Derivatives and evaluation at \(x=0\) leads to below
\(f(x)=\frac{1}{(1−x)}→f(0)=1\)
\(f′(x)=\frac{1}{(1−x)^2}→f′(0)=1\)
\(f′′(x)=\frac{2}{(1−x)^3}→f′′(0)=2\)
\(f′′′(x)=\frac{6}{(1−x)^4}→f′′′(0)=6\)
\(f^4(x)=\frac{24}{(1−x)^5}→f^4(0)=24\)
\(f^5(x)=\frac{120}{(1−x)^6}→f^5(0)=120\)

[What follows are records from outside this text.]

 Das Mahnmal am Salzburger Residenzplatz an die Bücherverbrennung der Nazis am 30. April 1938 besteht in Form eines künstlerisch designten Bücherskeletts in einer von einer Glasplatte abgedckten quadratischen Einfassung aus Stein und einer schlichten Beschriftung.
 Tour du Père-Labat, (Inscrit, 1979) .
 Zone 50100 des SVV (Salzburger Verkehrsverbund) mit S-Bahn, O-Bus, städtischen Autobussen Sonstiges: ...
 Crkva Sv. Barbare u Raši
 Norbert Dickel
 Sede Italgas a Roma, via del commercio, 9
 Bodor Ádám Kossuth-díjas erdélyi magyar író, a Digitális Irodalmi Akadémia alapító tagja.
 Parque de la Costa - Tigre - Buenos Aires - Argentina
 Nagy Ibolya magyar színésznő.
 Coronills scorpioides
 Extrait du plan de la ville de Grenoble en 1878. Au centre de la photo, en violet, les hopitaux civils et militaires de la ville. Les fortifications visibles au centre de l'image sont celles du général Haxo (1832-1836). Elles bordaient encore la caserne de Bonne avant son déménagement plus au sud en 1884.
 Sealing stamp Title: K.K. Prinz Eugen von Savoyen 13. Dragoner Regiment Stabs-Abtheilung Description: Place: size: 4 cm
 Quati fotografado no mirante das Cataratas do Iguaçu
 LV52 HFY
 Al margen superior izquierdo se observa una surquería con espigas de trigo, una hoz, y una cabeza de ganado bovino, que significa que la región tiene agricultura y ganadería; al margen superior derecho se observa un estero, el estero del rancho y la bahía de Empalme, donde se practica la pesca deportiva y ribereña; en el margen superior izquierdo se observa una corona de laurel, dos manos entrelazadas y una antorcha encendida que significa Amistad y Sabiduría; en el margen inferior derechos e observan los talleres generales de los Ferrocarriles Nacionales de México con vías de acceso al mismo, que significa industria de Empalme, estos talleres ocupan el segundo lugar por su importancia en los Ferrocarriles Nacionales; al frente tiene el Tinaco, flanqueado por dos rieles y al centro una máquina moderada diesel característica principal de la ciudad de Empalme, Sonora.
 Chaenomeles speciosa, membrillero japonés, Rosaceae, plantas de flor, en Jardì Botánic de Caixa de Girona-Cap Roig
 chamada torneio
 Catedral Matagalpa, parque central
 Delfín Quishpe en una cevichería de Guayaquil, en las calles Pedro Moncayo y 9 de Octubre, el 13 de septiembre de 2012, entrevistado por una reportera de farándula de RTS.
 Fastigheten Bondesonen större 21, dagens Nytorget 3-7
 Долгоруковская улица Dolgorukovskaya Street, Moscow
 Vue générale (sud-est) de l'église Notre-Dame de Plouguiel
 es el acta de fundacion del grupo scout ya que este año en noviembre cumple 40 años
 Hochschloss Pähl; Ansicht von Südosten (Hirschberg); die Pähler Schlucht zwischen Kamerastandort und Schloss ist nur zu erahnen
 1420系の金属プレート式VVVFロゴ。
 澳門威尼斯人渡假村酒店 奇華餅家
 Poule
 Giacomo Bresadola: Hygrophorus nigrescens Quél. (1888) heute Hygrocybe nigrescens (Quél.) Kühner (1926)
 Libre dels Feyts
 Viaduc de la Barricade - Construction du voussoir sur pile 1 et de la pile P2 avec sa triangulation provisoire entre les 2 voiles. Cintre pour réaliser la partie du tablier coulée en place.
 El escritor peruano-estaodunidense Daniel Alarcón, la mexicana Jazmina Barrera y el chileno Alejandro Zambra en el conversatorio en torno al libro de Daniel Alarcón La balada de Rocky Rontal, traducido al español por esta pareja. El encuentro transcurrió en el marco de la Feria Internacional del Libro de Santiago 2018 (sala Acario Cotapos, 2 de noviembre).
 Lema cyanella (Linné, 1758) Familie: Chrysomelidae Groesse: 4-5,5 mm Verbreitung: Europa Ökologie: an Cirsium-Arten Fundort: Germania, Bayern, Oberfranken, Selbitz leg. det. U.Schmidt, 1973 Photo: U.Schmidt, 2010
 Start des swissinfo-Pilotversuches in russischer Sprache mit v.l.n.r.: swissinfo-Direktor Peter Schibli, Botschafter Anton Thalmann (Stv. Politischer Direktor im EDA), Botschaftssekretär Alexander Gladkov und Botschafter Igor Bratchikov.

As per McClaurin Series formula
\(1+\frac{1}{1!}x^1+\frac{2}{2!}x^2+\frac{6}{3!}x^3+\frac{24}{4!}x^4+\frac{120}{5!}x^5+...\)
Leads to
\(1+x+x^2+x^3+x^4+x^5+...+x^n\)
In summation form we can rewrite as below,
\(∑_{n=0}^∞x^n\)
Derivatives and evaluation at \(x=0\):
\(f(x)=e^x → f(0) = 1\)
\(f′(x)=e^x → f’(0) = 1\)
\(f′′(x)=e^x → f’’(0) = 1\)
\(f′′′(x)=e^x → f’’’(0) = 1\)
\(f^4(x)=e^x → f^4(0)=1\)
\(f^5(x)=e^x → f^5(0)=1\)
Using McClaurin Series formula:
\(1 + \frac{1}{1!}x^1 + \frac{1}{2!}x^2 + \frac{1}{3!}x^3 + \frac{1}{4!}x^4 + …\)
We get,
\(1+x+\frac{x^2}{2}+\frac{x^3}{6}+\frac{x^4}{24}+...+\frac{x^n}{n!}\)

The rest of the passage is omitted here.